Bald ist der Tag der Muttersprache. Diesen Unesco-Tag gibt es seit 1952, als Studenten für die Sprache auf die Straße gingen. Damals hatte Pakistan beschlossen, dass Urdu die einzige Sprache für Pakistan und das heutige Bangladesch sei – obwohl Bengalisch für mehr als die Hälfte der betroffenen Bevölkerung Muttersprache war. Dem friedlichen Protest wurde mit Gewalt begegnet, viele Studenten starben. Dieser jährliche Tag soll uns daran erinnern, dass Sprachen für unterschiedliche Kulturen stehen, die es zu bewahren gilt. 

Bei uns wird dieser Tag der Muttersprache vor allem als Plädoyer für die Mehrsprachigkeit aufgegriffen. Oft hilft es besonders Kindern, ihre eigene Muttersprache beim Erlernen einer neuen Sprache beizubehalten, anstatt diesen Lernprozess zu behindern. Darum haben wir auch bilinguale Bücher in unser Verlagsprogramm aufgenommen.
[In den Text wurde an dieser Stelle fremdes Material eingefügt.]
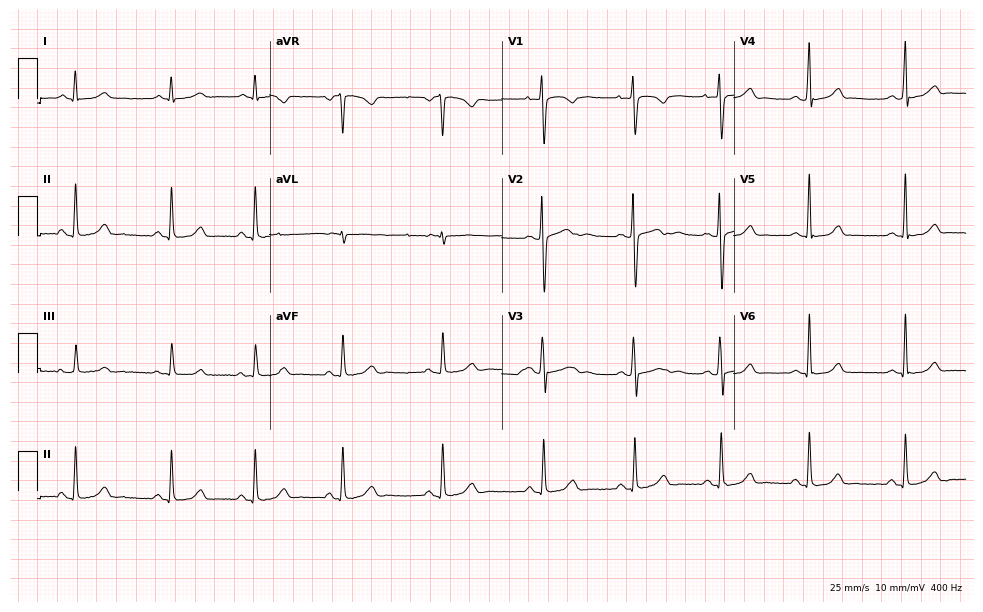
12-lead ECG (9.5-second recording at 400 Hz) from a 22-year-old female patient. Labelled as a normal ECG.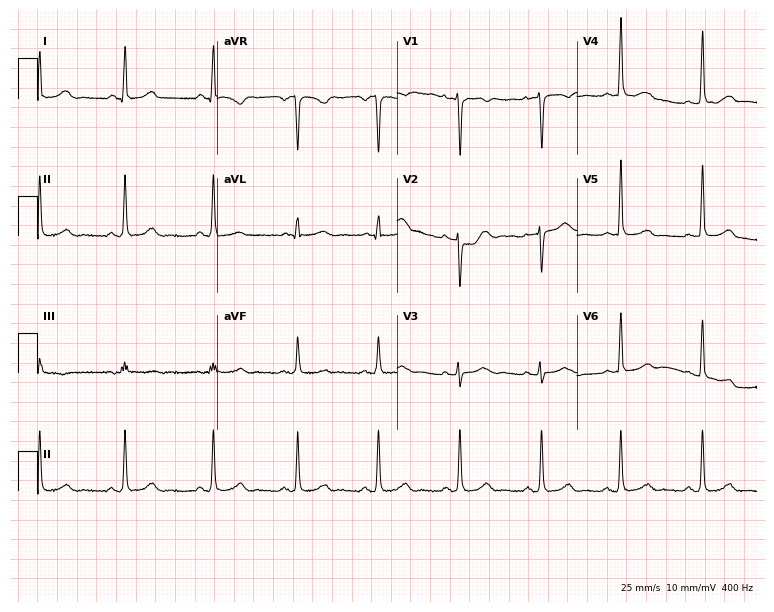
12-lead ECG from a 24-year-old woman. Recorded interpretation: within normal limits.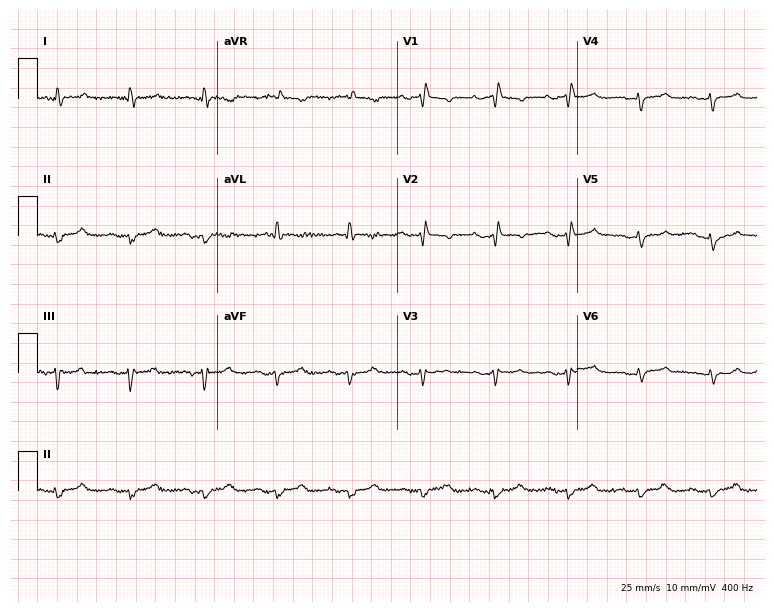
12-lead ECG from a female patient, 66 years old (7.3-second recording at 400 Hz). No first-degree AV block, right bundle branch block, left bundle branch block, sinus bradycardia, atrial fibrillation or sinus tachycardia recorded for this tracing. Findings outside these six are not listed.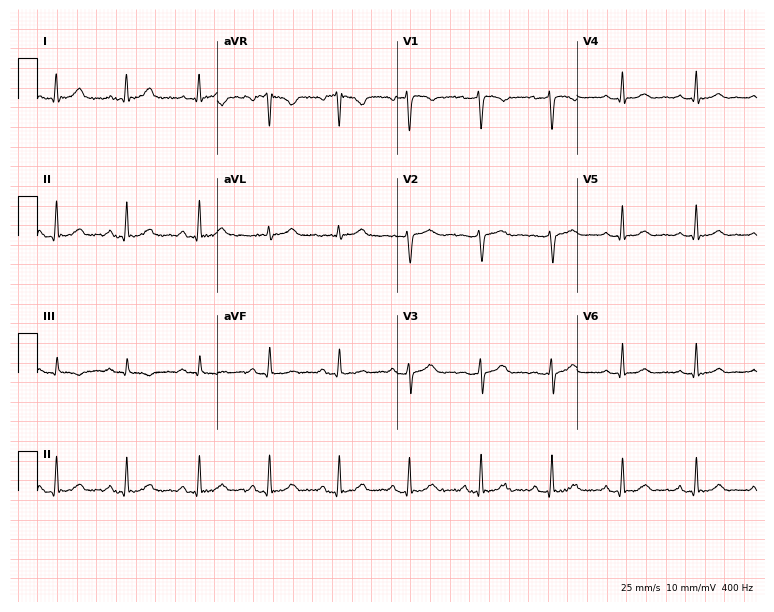
ECG — a 45-year-old female. Labelled as a normal ECG.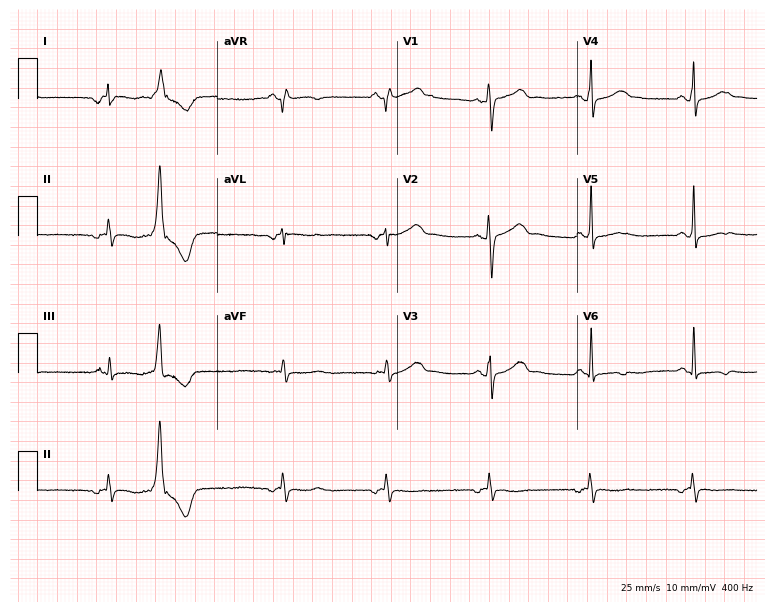
12-lead ECG (7.3-second recording at 400 Hz) from a 67-year-old male patient. Screened for six findings — first-degree AV block, right bundle branch block, left bundle branch block, sinus bradycardia, atrial fibrillation, sinus tachycardia — none is recorded. Other findings, if any, are not listed.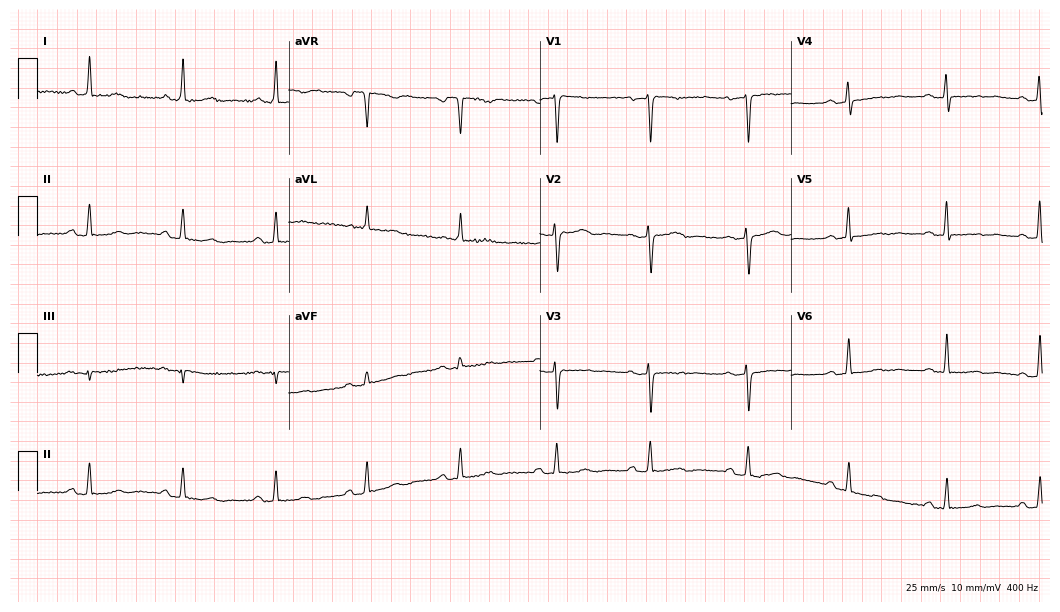
Electrocardiogram, a 59-year-old woman. Overall reading on record: normal ECG.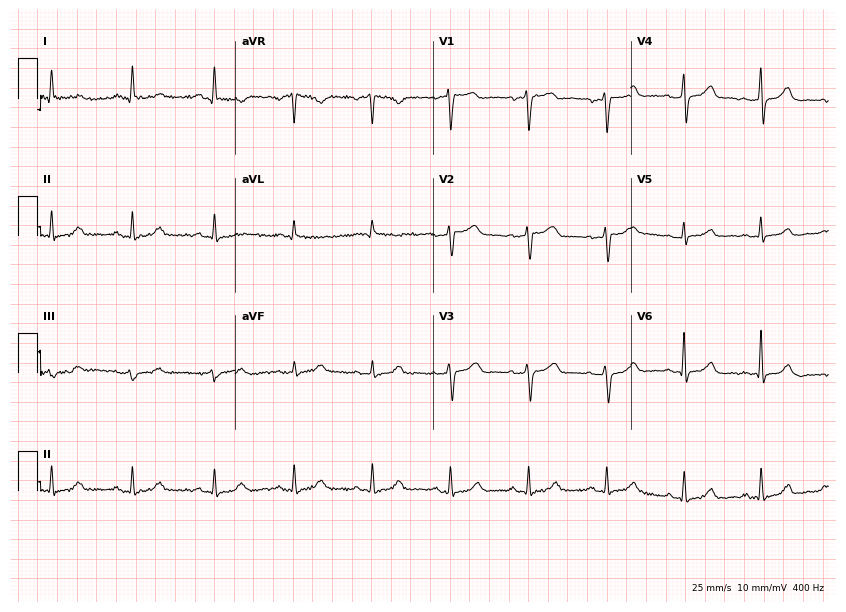
ECG — a 58-year-old female patient. Screened for six findings — first-degree AV block, right bundle branch block (RBBB), left bundle branch block (LBBB), sinus bradycardia, atrial fibrillation (AF), sinus tachycardia — none is recorded.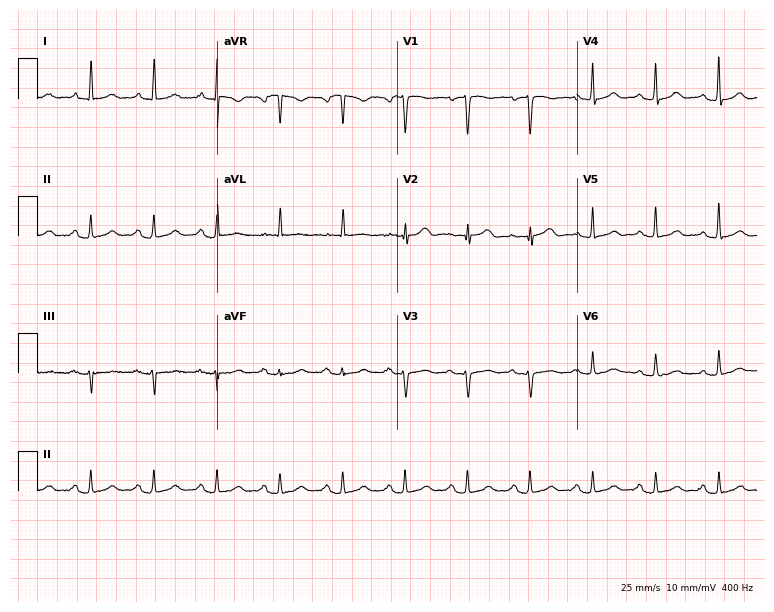
Resting 12-lead electrocardiogram (7.3-second recording at 400 Hz). Patient: a woman, 70 years old. Read as a normal ECG.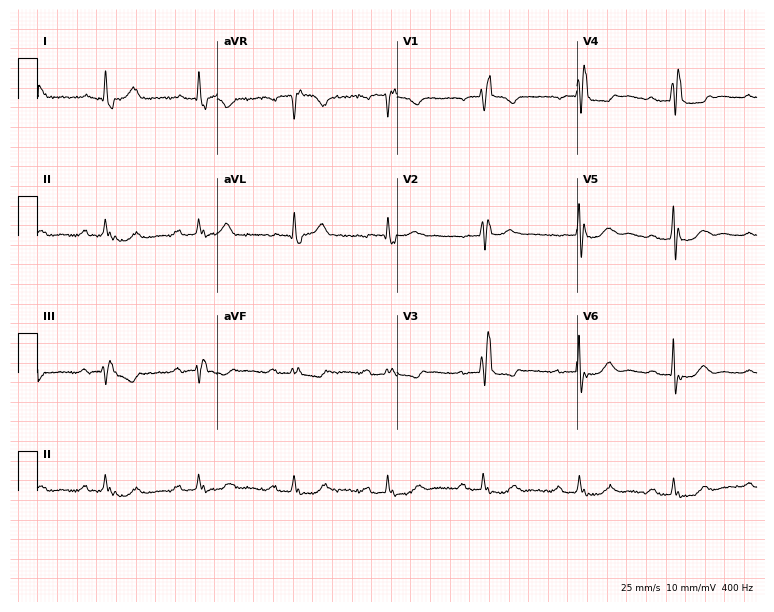
12-lead ECG from a female patient, 81 years old. Screened for six findings — first-degree AV block, right bundle branch block, left bundle branch block, sinus bradycardia, atrial fibrillation, sinus tachycardia — none is recorded. Other findings, if any, are not listed.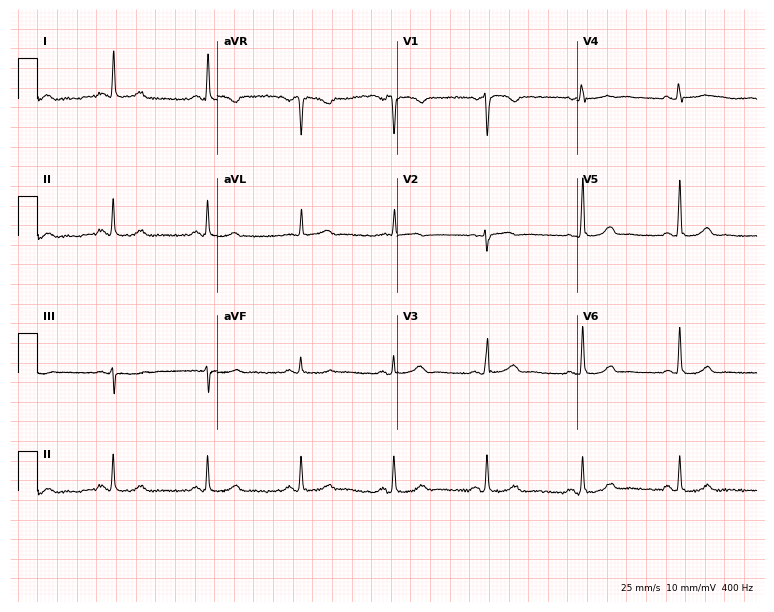
12-lead ECG from a 58-year-old female. Recorded interpretation: within normal limits.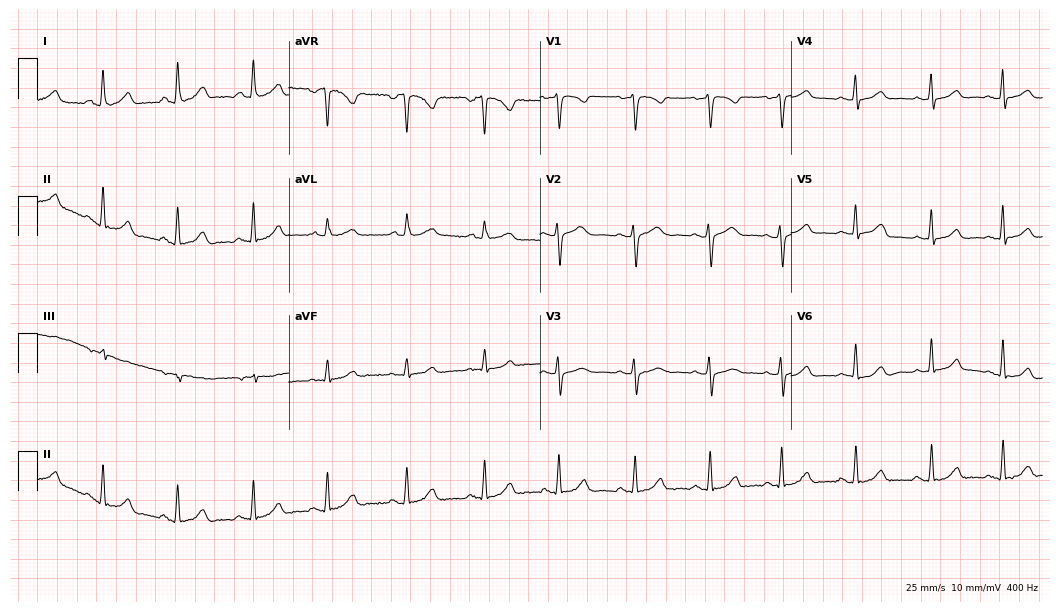
Electrocardiogram, a 44-year-old man. Overall reading on record: normal ECG.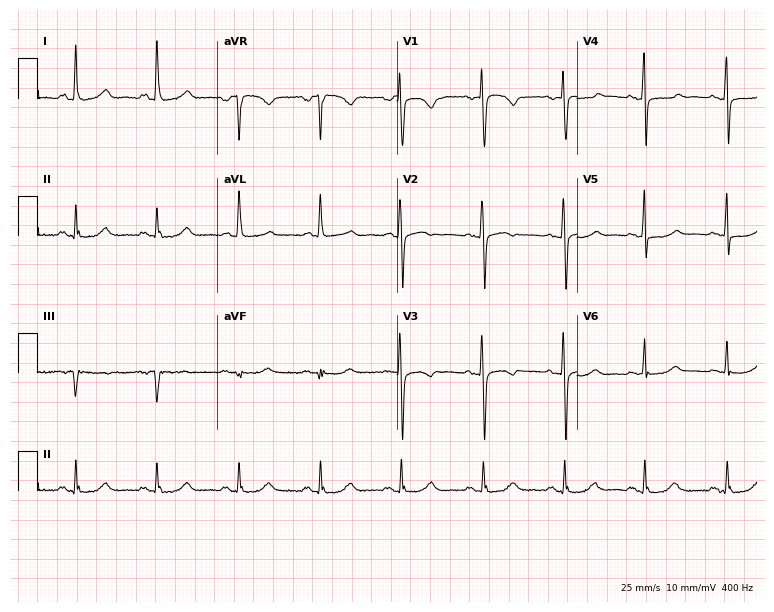
Electrocardiogram (7.3-second recording at 400 Hz), a 57-year-old woman. Of the six screened findings (first-degree AV block, right bundle branch block, left bundle branch block, sinus bradycardia, atrial fibrillation, sinus tachycardia), none is recorded.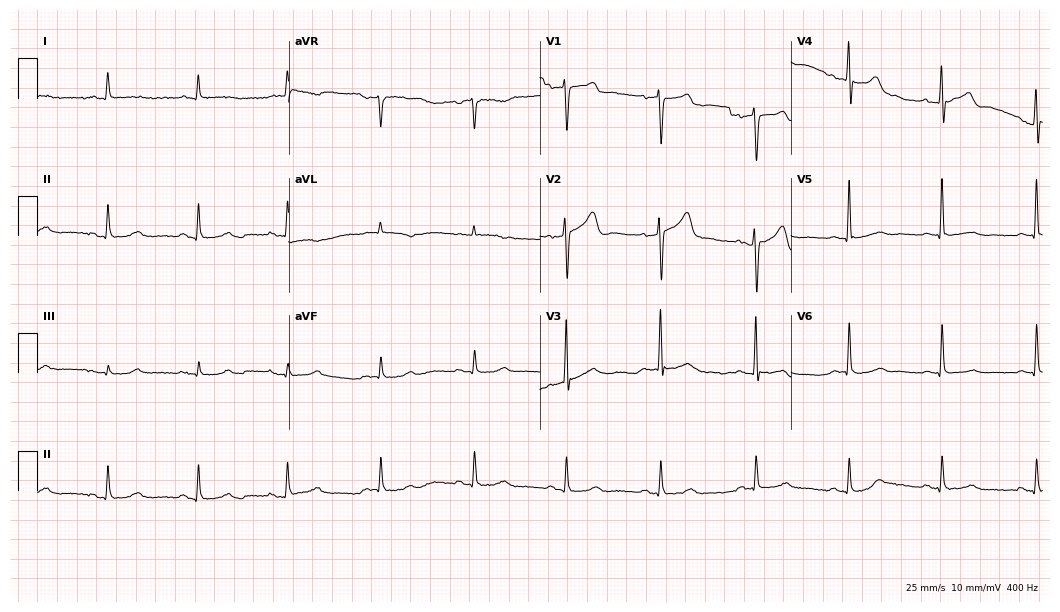
Electrocardiogram, a male, 54 years old. Of the six screened findings (first-degree AV block, right bundle branch block, left bundle branch block, sinus bradycardia, atrial fibrillation, sinus tachycardia), none is recorded. Findings outside these six are not listed.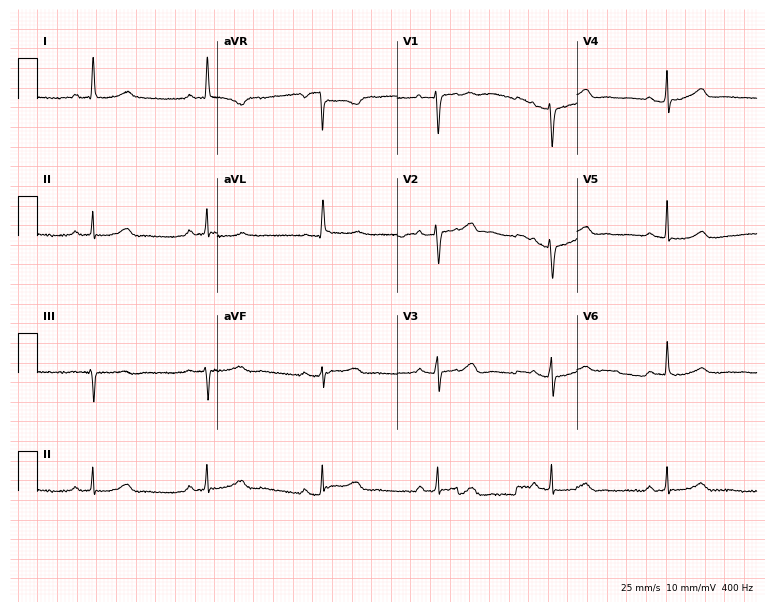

So gut die Betonung des Mehrsprachigkeitsgedankens auch intendiert sein mag, sie wird dem Ursprung und der Bedeutung des Tages der Muttersprache nicht gerecht. Es geht im Grunde um kulturelle Vielfalt. Die Sprachen verschwinden mit der Geschwindigkeit der Zerstörung des tropischen Regenwaldes. Es gibt etwa 7000 Sprachen auf der Welt und mit den großen Veränderungen in der Welt - vor allem der Globalisierung - sind sie zunehmend bedroht. Auch spezielle Sprachen wie beispielsweise die Klicksprache der Khoisan im südlichen Afrika sind bedroht. Und das ist schlimm. 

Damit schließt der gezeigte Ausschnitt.